Dynamic treatment rules or policies are a sequence of decision functions over multiple stages that are tailored to individual features. One important class of treatment policies for practice, namely multi-stage stationary treatment policies, prescribe treatment assignment probabilities using the same decision function over stages, where the decision is based on the same set of features consisting of both baseline variables (e.g., demographics) and time-evolving variables (e.g., routinely collected disease biomarkers). Although there has been extensive literature to construct valid inference for the value function associated with the dynamic treatment policies, little work has been done for the policies themselves, especially in the presence of high dimensional feature variables. We aim to fill in the gap in this work. Specifically, we first estimate the multistage stationary treatment policy based on an augmented inverse probability weighted estimator for the value function to increase the asymptotic efficiency, and further apply a penalty to select important feature variables. We then construct one-step improvement of the policy parameter estimators. Theoretically, we show that the improved estimators are asymptotically normal, even if nuisance parameters are estimated at a slow convergence rate and the dimension of the feature variables increases exponentially with the sample size. Our numerical studies demonstrate that the proposed method has satisfactory performance in small samples, and that the performance can be improved with a choice of the augmentation term that approximates the rewards or minimizes the variance of the value function.
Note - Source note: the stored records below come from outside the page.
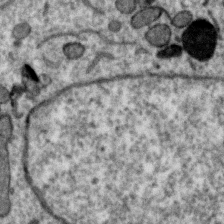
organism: Zebra finch
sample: Brain
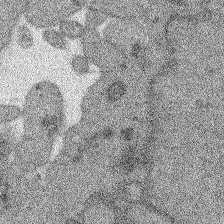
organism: Human
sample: HeLa cells
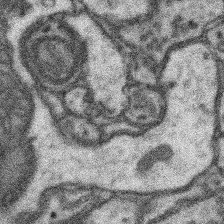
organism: Mouse
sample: Somatosensory cortex neuropil
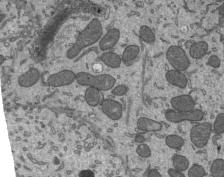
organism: Mouse
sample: Mouse epididymis efferent ductule cilia
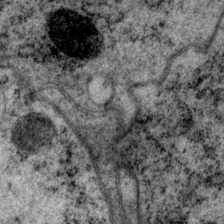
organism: P. pacificus
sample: Pharynx
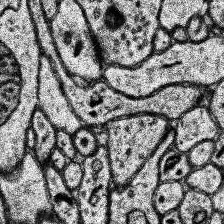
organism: Human
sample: Temporal Lobe
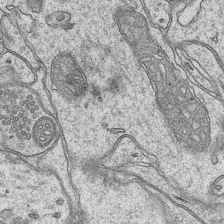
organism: Mouse
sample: CA1 Hippocampus
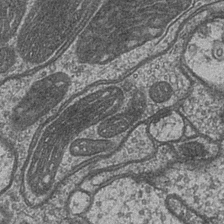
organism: Drosophila
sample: Optic medulla
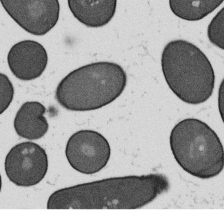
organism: B. subtilis
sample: Bacterial spore
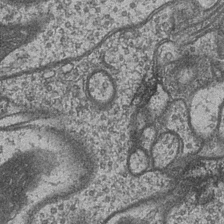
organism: Drosophila
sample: Optic medulla
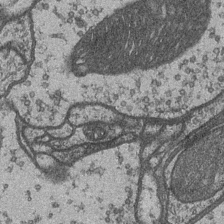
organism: Drosophila
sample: Optic medulla
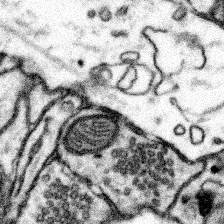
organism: Mouse
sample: Somatosensory cortex neuropil
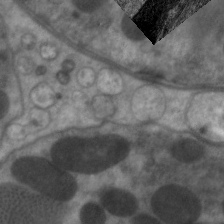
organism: C. elegans
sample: Pharynx
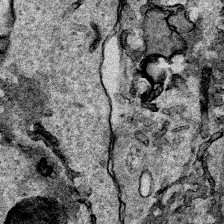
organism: Human
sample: Mitochondria in HCT116 cells
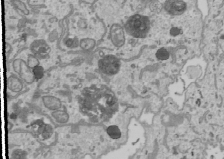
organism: Human
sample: Mitochondria in U2OS cells
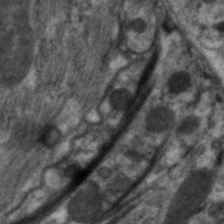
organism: C. elegans
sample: Pharynx
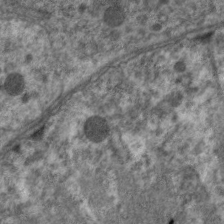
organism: C. elegans
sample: Pharynx
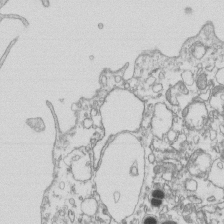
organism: Mouse
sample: Macrophages
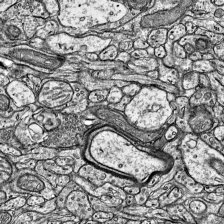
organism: Mouse
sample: Visual Cortex
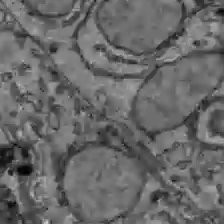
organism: C57BL Mouse
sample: Liver

翻译：动态治疗规则或策略是一系列针对个体特征跨阶段定制的决策函数。实践中一类重要的治疗策略——多阶段平稳治疗策略，使用相同的决策函数跨阶段规定治疗分配概率，该决策基于包含基线变量（如人口统计学特征）和时变变量（如常规收集的疾病生物标志物）的同一组特征。尽管已有大量文献为动态治疗策略相关的价值函数构建有效推断，但针对策略本身的研究仍十分有限，尤其是当存在高维特征变量时。本研究旨在填补这一空白。具体而言，我们首先基于价值函数的增广逆概率加权估计量来估计多阶段平稳治疗策略，以提高渐近效率，并进一步引入惩罚项以选择重要特征变量。随后构建策略参数估计量的一步改进。理论上，我们证明即使干扰参数以较慢收敛速度估计且特征变量维度随样本量呈指数增长，改进后的估计量仍具有渐近正态性。数值研究表明，所提方法在小样本下表现良好，且可通过选择逼近奖励或最小化价值函数方差的增广项来进一步提升性能。